- [Data shown]:
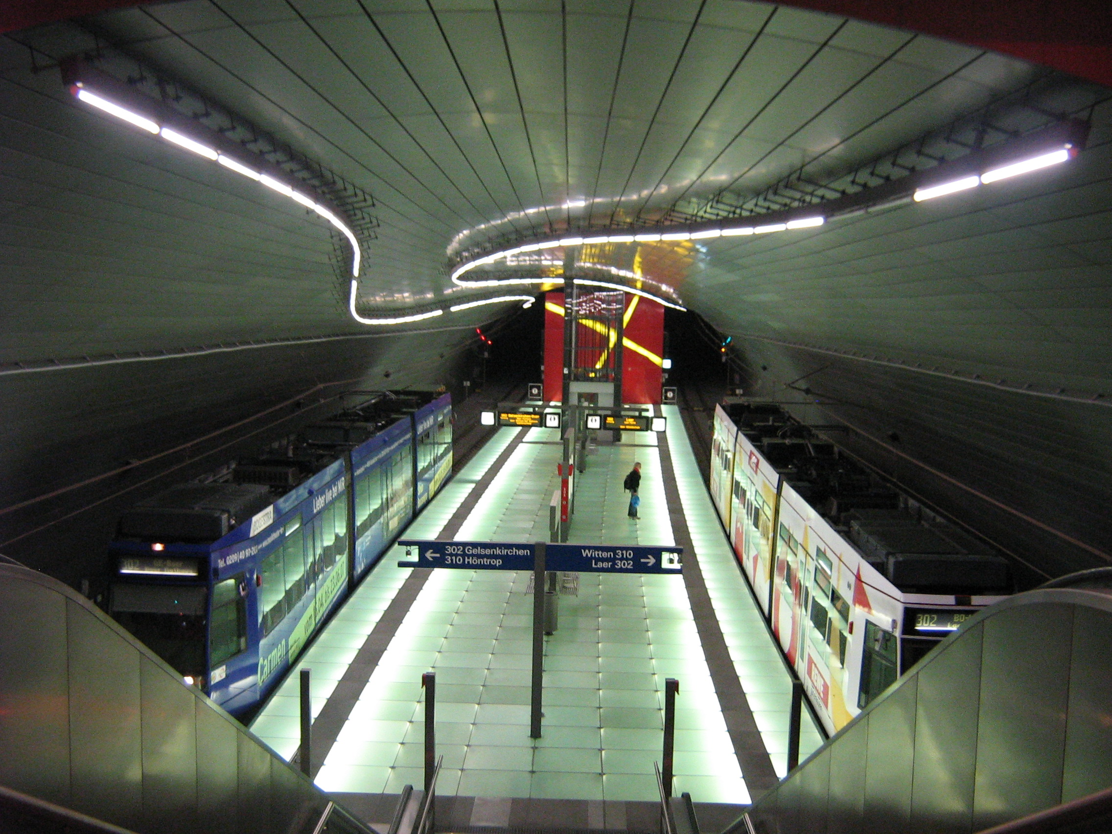 Zwei NF6D der Bogestra begegnen sich in der Station Lohring.
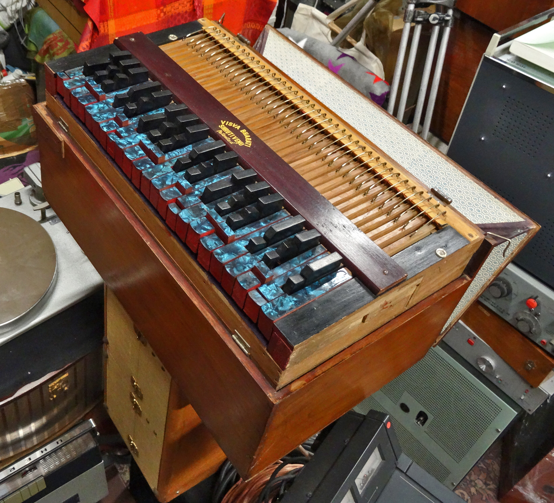 Shruti Veena
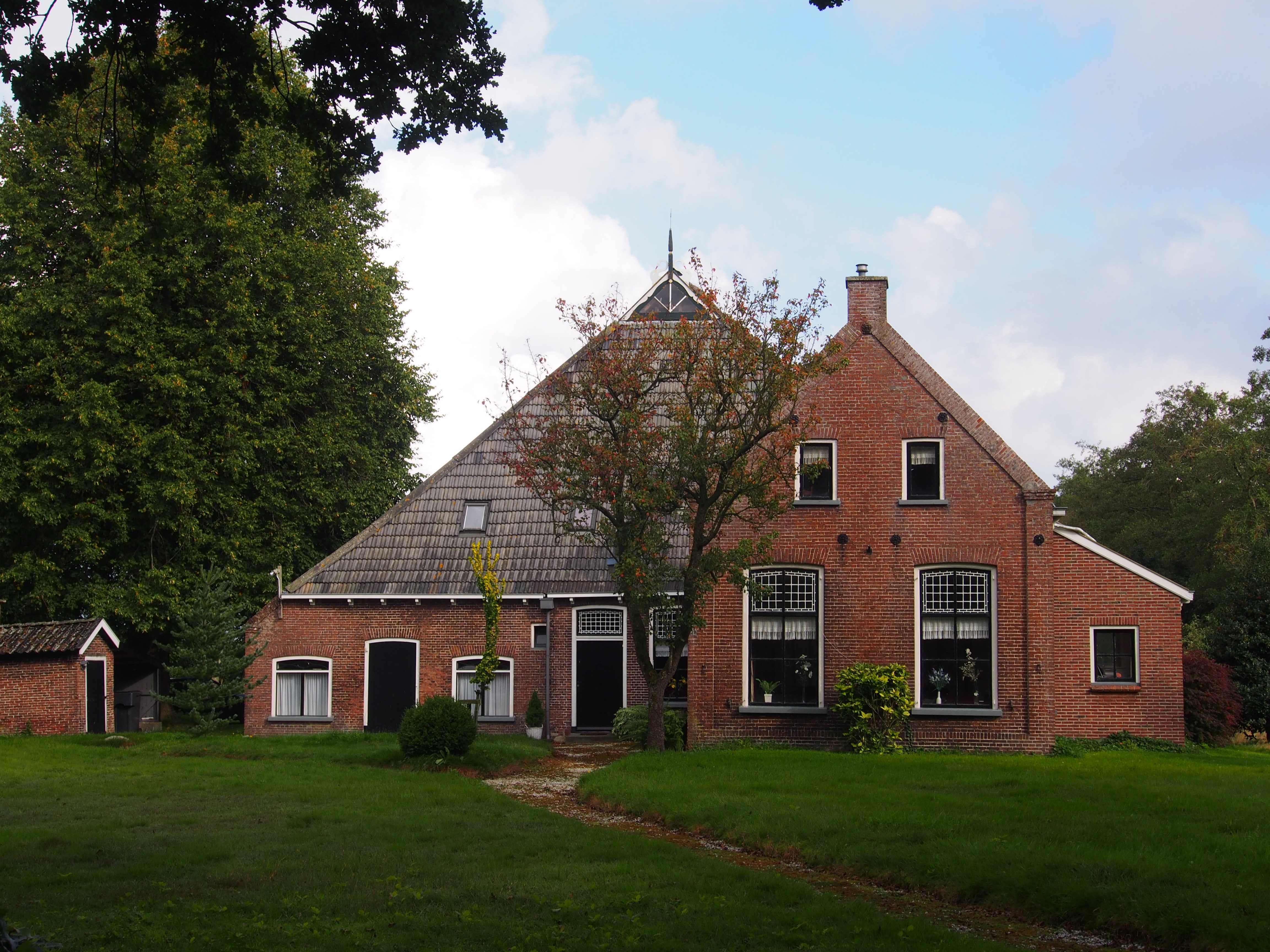 Kaetsjemuoiwei 28, Moleneind

- [Assignment]:
Print every line above once more, exactly. Omit the pictures.

- [Task output]:
 Zwei NF6D der Bogestra begegnen sich in der Station Lohring.
 Shruti Veena
 Kaetsjemuoiwei 28, Moleneind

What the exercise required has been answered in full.